Independents care more than either Republicans or Democrats about deficits, he said, a concern that was reflected in Ross Perot’s emergence in the 1990s.

Recent political history suggests that deficits don’t matter as much as economic vitality and tax cuts.

President Reagan came into office pledging to balance the budget, then emphasized tax cuts and a defense buildup instead. The economy strong, he won a second term on a 49-state landslide.

The current president’s father agreed with Democrats to raise taxes to curb deficits. That angered conservatives, and he lost the White House in a year in which the economy was still soft.

President Clinton and congressional Democrats pushed through a deficit-cutting plan in 1993 that leaned heavily on higher taxes – and they lost control of the House and Senate the following year for their trouble.

House Republicans swept into office determined to cut taxes while placing the budget on a path toward balance. They went after Medicare, the government shut down, and Clinton was re-elected amid economic prosperity.

Both parties claimed credit when the budget was balanced for four years during Clinton’s second term. In the years since, congressional Republicans have cited deficits as the reason to curb government spending, hoping to appeal to conservatives.

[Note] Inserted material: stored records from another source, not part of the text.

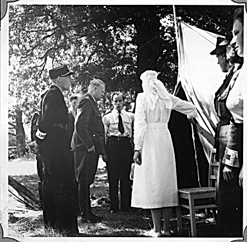 RA/PA-0750/Gk/0001 (album) 1113 Bildet er fra Nasjonal Samlings 8. stevne i nasjonalparken ved kongegravene i Borre utenfor Horten i Vestfold, omtalt som pinse- eller Borrestevnet, i pinsehelga 1943. Arrangementet begynte lørdag 12. juni og varte til 2. pinsedag, mandag 14. juni. Ifølge NTBs reportasje i Aftenposten dagen etter ankom Quisling med følge leiren i bil på formidddagen den siste stevnedagen. Han ble møtt av mange heil og sæl-rop. Etter en enkel middag inspiserte Quisling området sammen med leirlederen, NS' fylkesfører Thore Tjersland. Klokka 14.00 begynte det som ble beskrevet som stevnets høydepunkt. Da var det parade og defilering for føreren ved Borre kirke. Oppmarsjen ble etterfulgt av et folkemøte i parken klokka 14.30 med tale av ministerpresidenten. Både fylkespropagandaleder Bjarne Steff og NS’ fylkesfører i Vest-Viken Fylkesorganisasjon ønsket velkommen før hovedtalen. I Filmavisen 28. juni 1943 er det en propagandareportasje fra stevnet, og i Egil Christophersens Vestfold i krig side 160 skriver forfatteren mer om Borreparkens rolle som NS' viktigste mønstringsplass. Nasjonal Samling, forkortet NS, var et norsk politisk parti som ble grunnlagt av Vidkun Quisling i 1933 og ble oppløst ved frigjøringa i 1945. Partiet la seg etterhvert nært opp mot nasjonalsosialismens ideologi og ble støtteorganisasjon for den tyske okkupasjonsmakta i Norge under andre verdenskrig.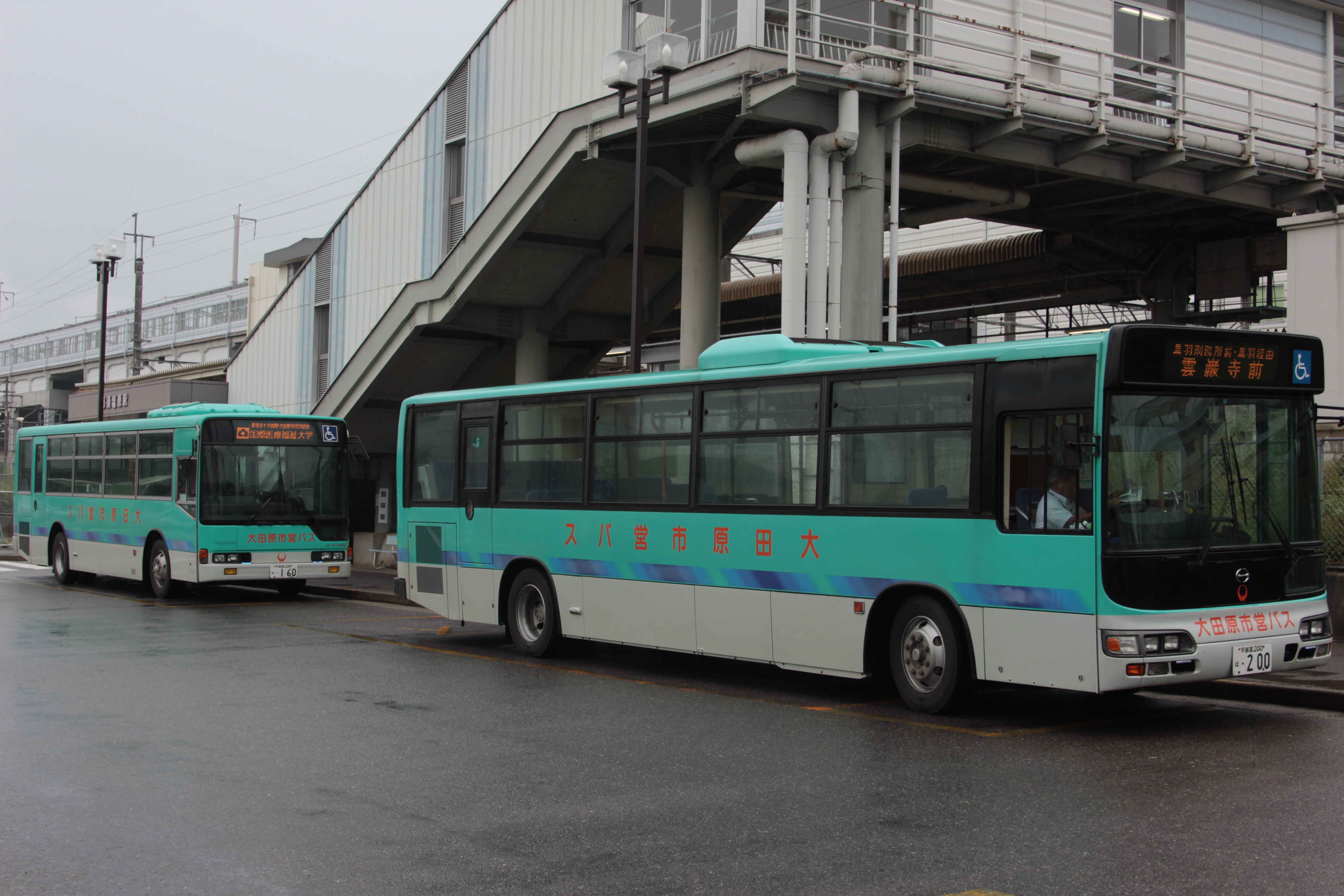 那須塩原駅に停車している大田原市営バス。雲厳寺線と那須塩原駅線。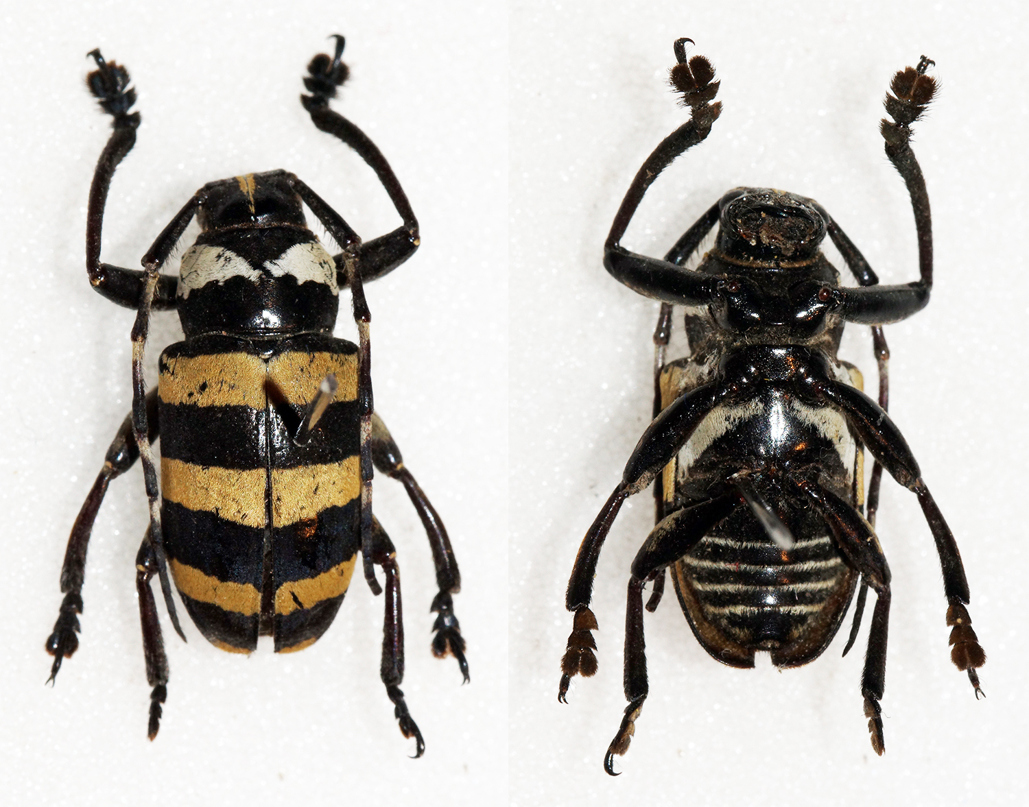 Newman,1842 Sex: Male Data: 04-2012 - Surigao - Philippines Size: 15mm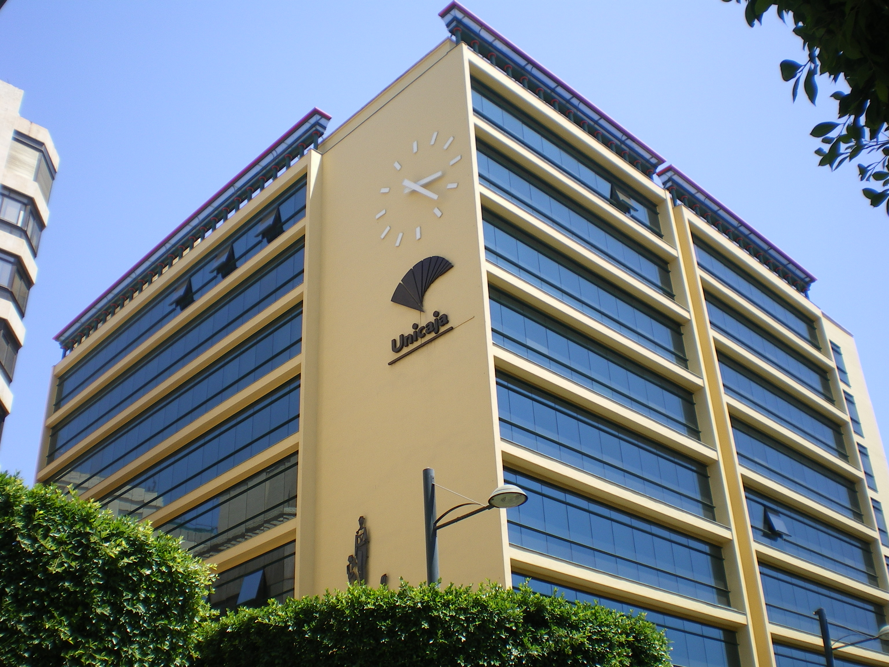 Fotografía de la oficina central de la Caja de Ahorros, ahora Unicaja, de Almería, Andalucía, España, desde el Paseo.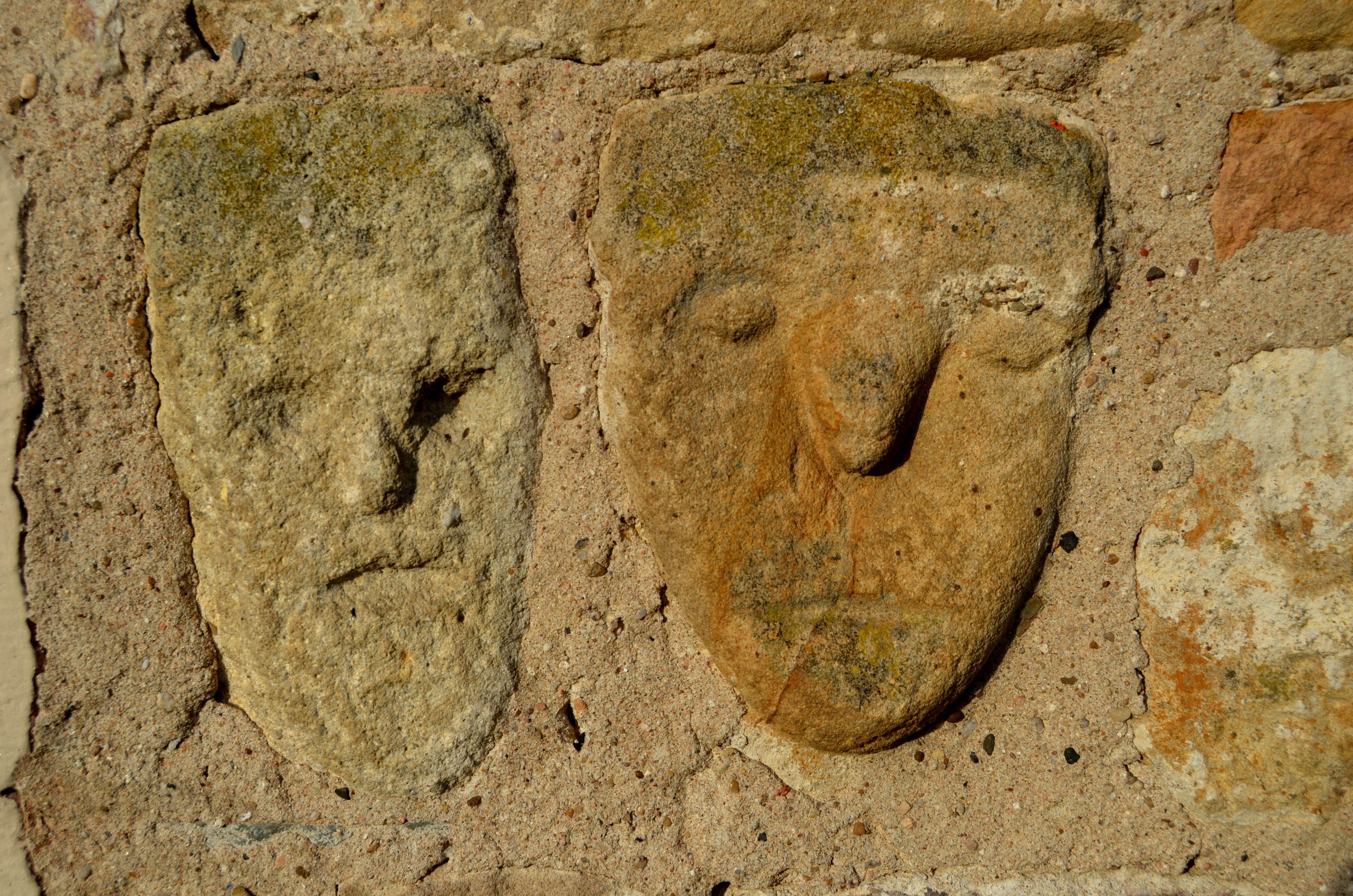 reliëfs van gezichten in de torenmuur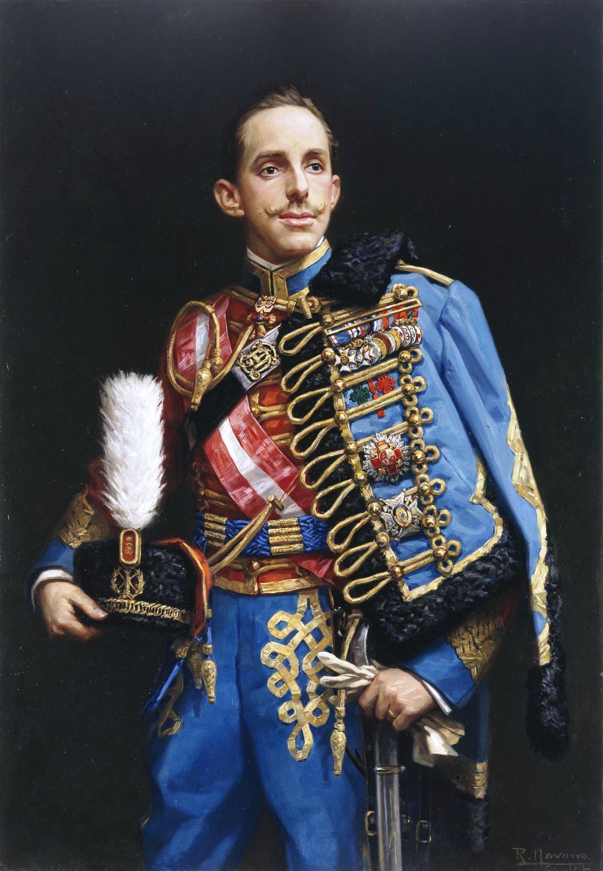 Retrato del rey Alfonso XIII de España (1886-1941), que fue hijo póstumo del rey Alfonso XII de España y de la reina María Cristina de Habsburgo-Lorena. El monarca viste el uniforme de húsar, ostenta la insignia de la Orden del Toisón de Oro y, sobre el dolmán, luce la gran cruz de la Orden de Carlos III, la gran cruz y banda del Mérito Militar con distintivo rojo y las cruces de las cuatro órdenes militares bordadas, así como un pasador con las veneras de las mismas órdenes, entre otras.

Except when the spending hits closest to home.

As Bush sent Congress a budget of restraint during the day, Rep. John Doolittle, R-Calif., claimed credit for securing $7 million to begin construction of a new, permanent bridge downstream of Folsom Dam.

“The funding is in addition to the $6 million that Doolittle secured over the last two years,” the statement says.

David Espo is AP’s chief congressional correspondent.